Graver basis and proximity techniques for block-structured separable convex integer minimization problems

TL;DR

This paper extends polynomial-time algorithms for N-fold 4-block decomposable integer programs to include separable convex objectives, combining Graver basis methods with proximity techniques for efficient optimization.

Contribution

It introduces a novel algorithm that handles separable convex objectives in N-fold 4-block integer programs, generalizing previous linear case results.

Findings

Polynomial-time solvability for fixed blocks with variable N.

Extension from linear to separable convex objectives.

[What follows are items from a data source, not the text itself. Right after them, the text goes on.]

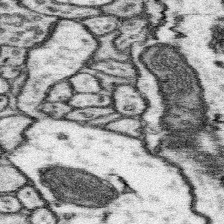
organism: Mouse
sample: Somatosensory cortex neuropil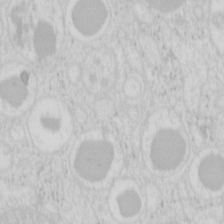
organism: Mouse
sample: Pancreas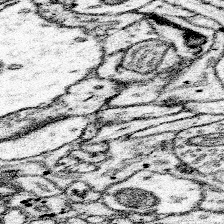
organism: Mouse
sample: Somatosensory cortex neuropil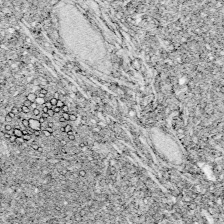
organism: Zebrafish
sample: Whole-Brain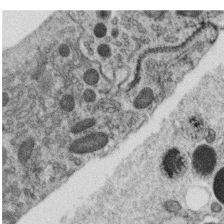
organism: C. elegans
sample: C. elegans oocyte; sperm cells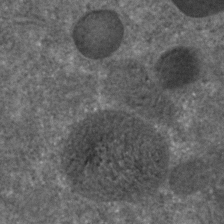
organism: C. elegans
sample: C. elegans embryo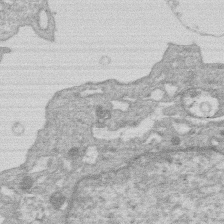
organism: Human
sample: Macrophage cells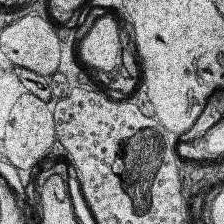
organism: Human
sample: Temporal Lobe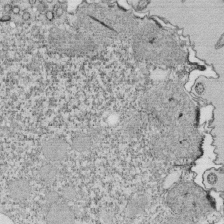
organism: Tetrahymena
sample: Cilia in tetrahymena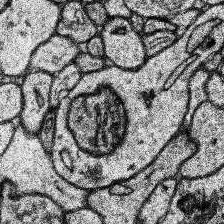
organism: Human
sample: Temporal Lobe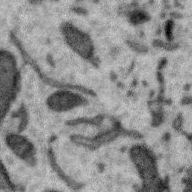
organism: Zebra finch
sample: Brain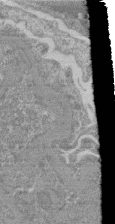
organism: Mouse
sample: Glomerulus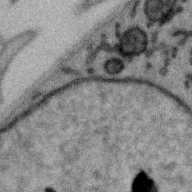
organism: Zebra finch
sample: Brain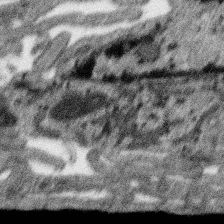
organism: Human
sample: Lung epithelial cells infected with SARS-CoV-2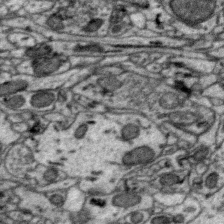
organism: Zebra finch
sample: Brain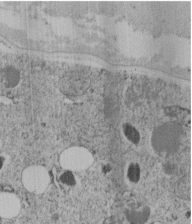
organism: C. elegans
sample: C. elegans embryo early stage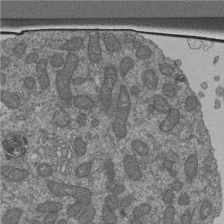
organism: Human
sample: Retinal organoid Rod and Cone cells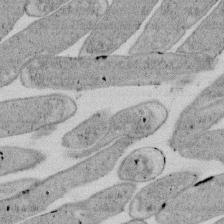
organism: E. coli
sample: Bacterial nucleoid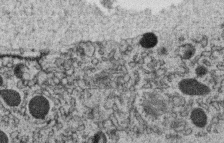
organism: C. elegans
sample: C. elegans oocyte; sperm cells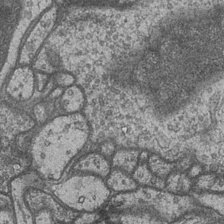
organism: Drosophila
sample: Optic medulla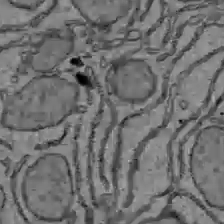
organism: C57BL Mouse
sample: Liver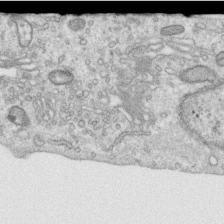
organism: Human
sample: Centriole in RPE cells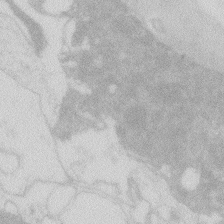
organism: Zebrafish
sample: Macrophage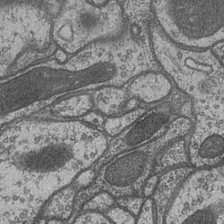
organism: Drosophila
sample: Optic medulla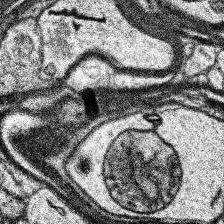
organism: Human
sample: Temporal Lobe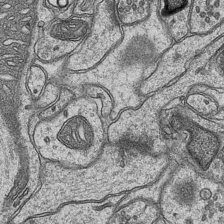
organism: Mouse
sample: CA1 Hippocampus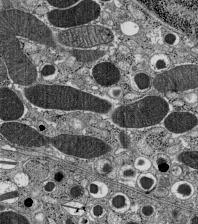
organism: C57BL Mouse
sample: Pancreatic islet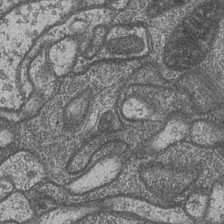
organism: Drosophila
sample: Optic medulla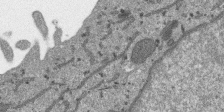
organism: Human
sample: Lung epithelial cells infected with SARS-CoV-2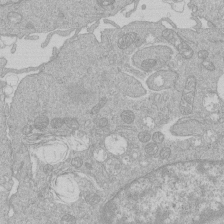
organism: Human
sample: Macrophage cells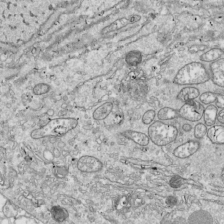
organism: Drosophila
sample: Cell division; meiosis; drosophila spermatocytes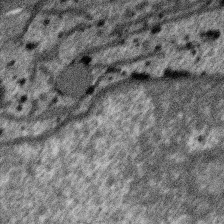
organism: Human
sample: Lung epithelial cells infected with SARS-CoV-2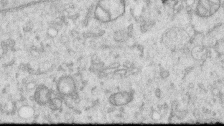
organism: Human
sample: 1205lu cells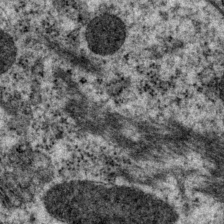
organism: P. pacificus
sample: Pharynx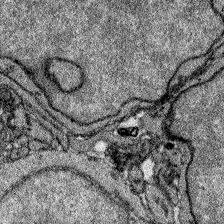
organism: Zebrafish
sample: Larval olfactory bulb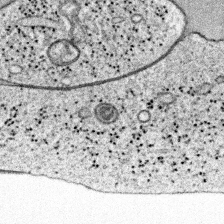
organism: Human
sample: HeLa cells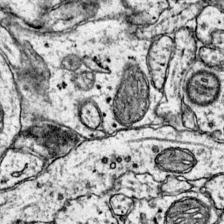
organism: Mouse
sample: Primary visual cortex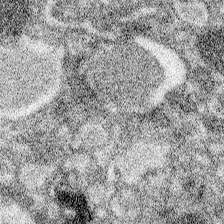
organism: Spongilla lacustris
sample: Neuroid cell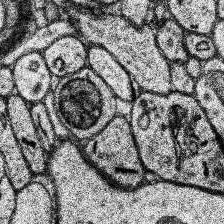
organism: Human
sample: Temporal Lobe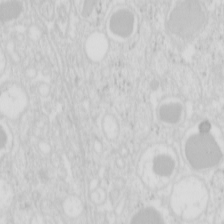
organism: Mouse
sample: Pancreas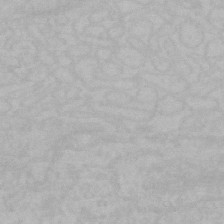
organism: Mouse
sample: Choroid plexus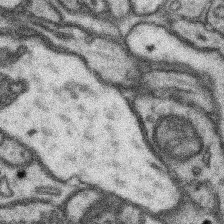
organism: Mouse
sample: Somatosensory cortex neuropil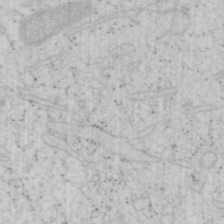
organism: Human
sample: HeLa cells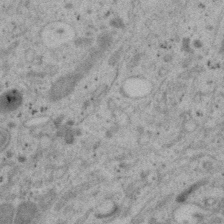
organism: Human
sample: HeLa cells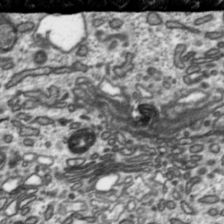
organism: Toxoplasma gondii
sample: Parasites in a vacuole inside a host cell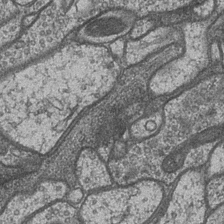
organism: Drosophila
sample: Optic medulla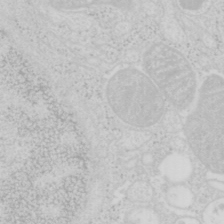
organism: Mouse
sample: Pancreas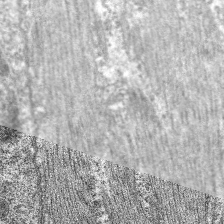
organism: C. elegans
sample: Pharynx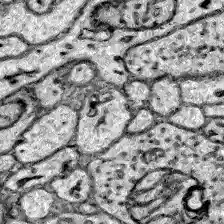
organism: Zebrafish
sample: Brain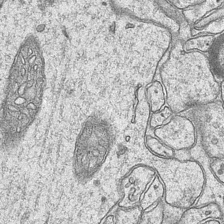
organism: Mouse
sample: CA1 Hippocampus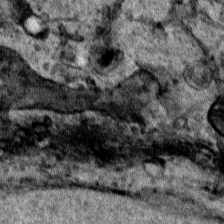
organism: Human
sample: Mitochondria in HCT116 cells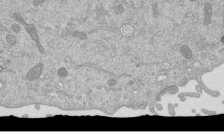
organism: Mouse
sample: ED-1 cell nuclei; centrioles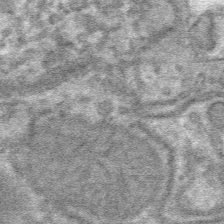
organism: Mouse
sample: Mouse hepatocytes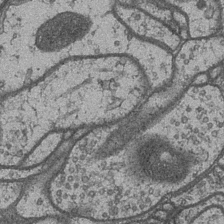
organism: Drosophila
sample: Optic medulla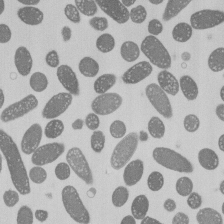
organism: E. coli
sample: Bacterial nucleoid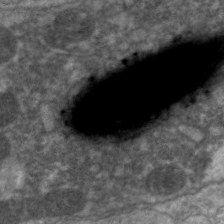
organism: C. elegans
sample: Pharynx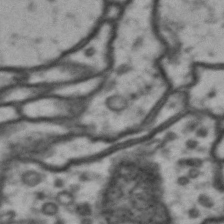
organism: Drosophila
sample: Brain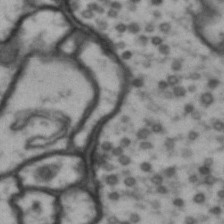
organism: Drosophila
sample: Brain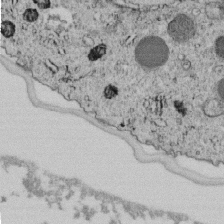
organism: C. elegans
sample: C. elegans embryo early stage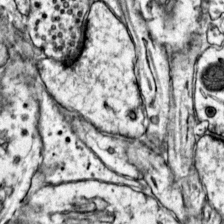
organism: Mouse
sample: Primary visual cortex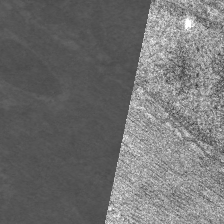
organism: C. elegans
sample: Pharynx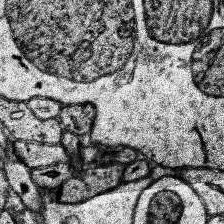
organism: Human
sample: Temporal Lobe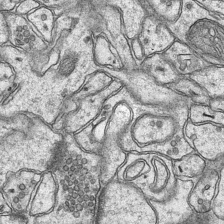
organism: Mouse
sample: CA1 Hippocampus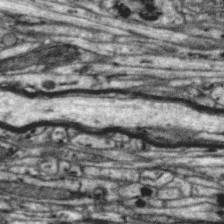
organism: Zebra finch
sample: Brain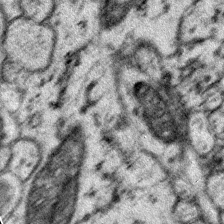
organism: Mouse
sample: Primary visual cortex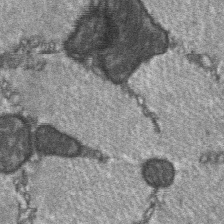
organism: C57BL Mouse
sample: Soleus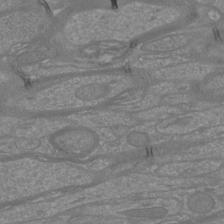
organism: Mouse
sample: Cortical neurons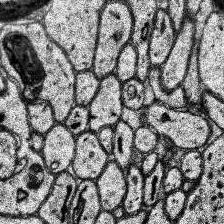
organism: Human
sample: Temporal Lobe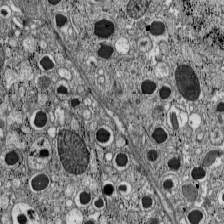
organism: C57BL Mouse
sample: Pancreatic islet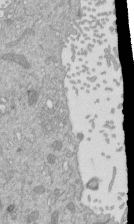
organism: Mouse
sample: ED-1 cell nuclei; centrioles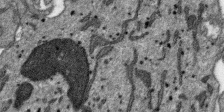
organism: Human
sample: Lung epithelial cells, uninfected (mock) control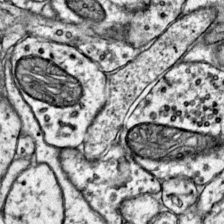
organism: Mouse
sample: Primary visual cortex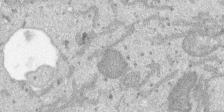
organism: Human
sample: Lung epithelial cells infected with SARS-CoV-2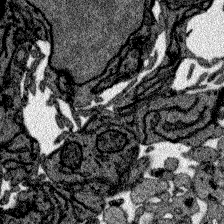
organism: Zebrafish
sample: Larval olfactory bulb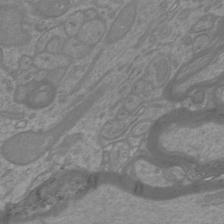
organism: Mouse
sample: Cortical neurons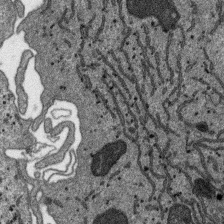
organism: Human
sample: Lung epithelial cells infected with SARS-CoV-2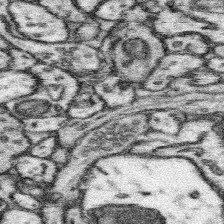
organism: Mouse
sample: Somatosensory cortex neuropil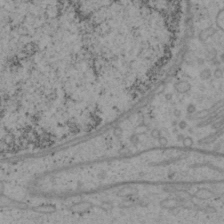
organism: Human
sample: HeLa cells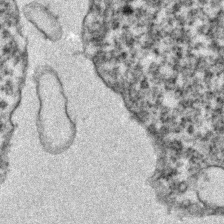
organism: Zebrafish
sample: Zebrafish embryo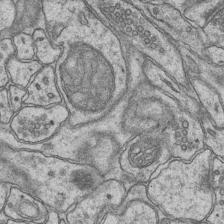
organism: Mouse
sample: CA1 Hippocampus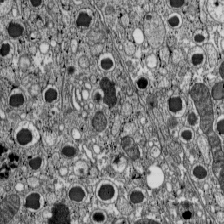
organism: C57BL Mouse
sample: Pancreatic islet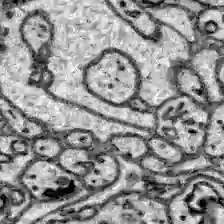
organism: Zebrafish
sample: Brain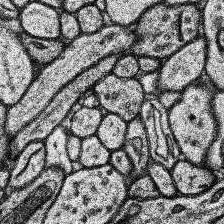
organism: Human
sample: Temporal Lobe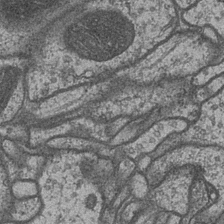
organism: Drosophila
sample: Optic medulla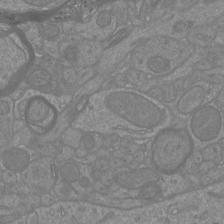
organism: Mouse
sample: Cortical neurons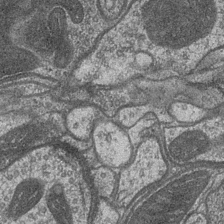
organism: Drosophila
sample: Optic medulla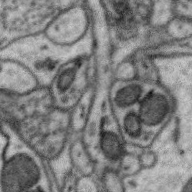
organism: Zebra finch
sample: Brain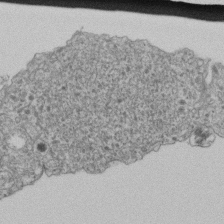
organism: Human
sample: Retinal organoid Rod and Cone cells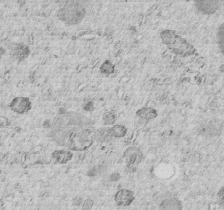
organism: C. elegans
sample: C. elegans embryo early stage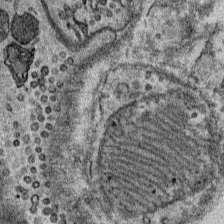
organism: Mouse
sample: Mouse Salivary gland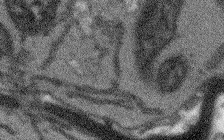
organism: Arabidopsis thaliana
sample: Root tip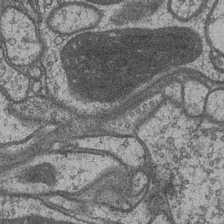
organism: Drosophila
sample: Optic medulla

Effective combination of Graver basis and proximity methods.

Abstract

We consider N-fold 4-block decomposable integer programs, which simultaneously generalize N-fold integer programs and two-stage stochastic integer programs with N scenarios. In previous work [R. Hemmecke, M. Koeppe, R. Weismantel, A polynomial-time algorithm for optimizing over N-fold 4-block decomposable integer programs, Proc. IPCO 2010, Lecture Notes in Computer Science, vol. 6080, Springer, 2010, pp. 219--229], it was proved that for fixed blocks but variable N, these integer programs are polynomial-time solvable for any linear objective. We extend this result to the minimization of separable convex objective functions. Our algorithm combines Graver basis techniques with a proximity result [D.S. Hochbaum and J.G. Shanthikumar, Convex separable optimization is not much harder than linear optimization, J. ACM 37 (1990), 843--862], which allows us to use convex continuous optimization as a subroutine.